- What is expected: Take the line containing "Colonial Empires" and all lines after it, through the end of the material, and repeat them exactly, pictures left out.

━━ Given data ━━

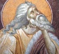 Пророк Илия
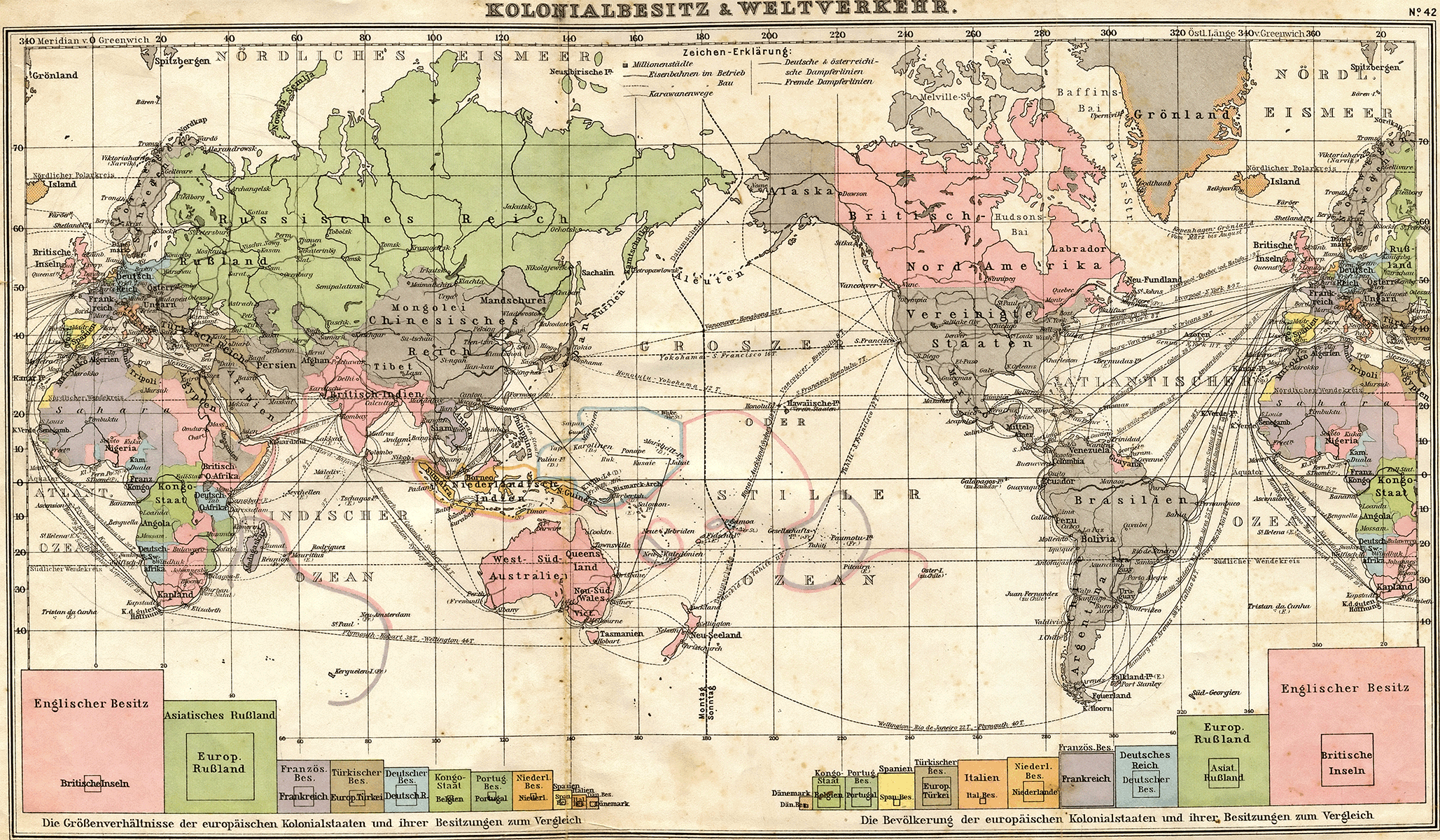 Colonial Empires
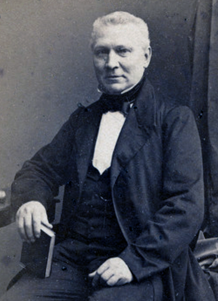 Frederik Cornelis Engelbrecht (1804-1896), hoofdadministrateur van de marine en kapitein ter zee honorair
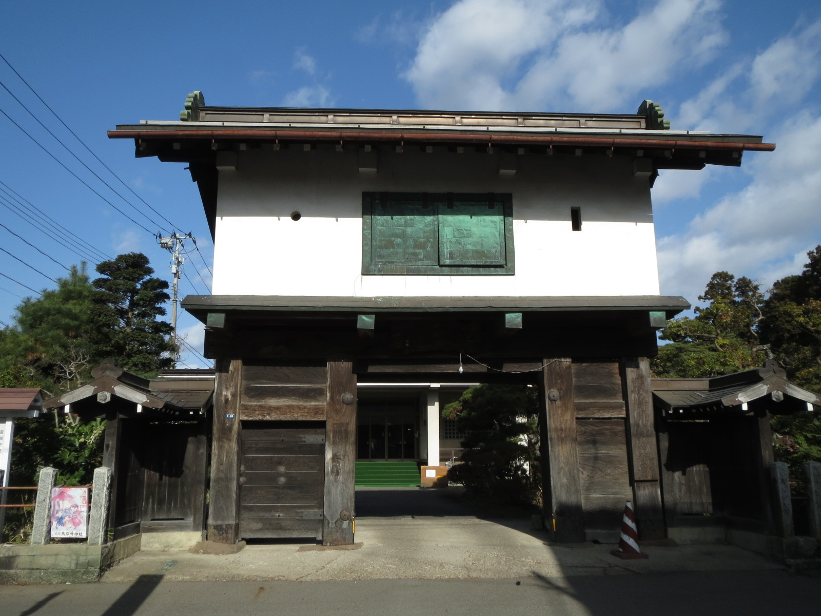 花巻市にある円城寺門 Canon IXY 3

━━━

- Response box:
 Colonial Empires
 Frederik Cornelis Engelbrecht (1804-1896), hoofdadministrateur van de marine en kapitein ter zee honorair
 花巻市にある円城寺門 Canon IXY 3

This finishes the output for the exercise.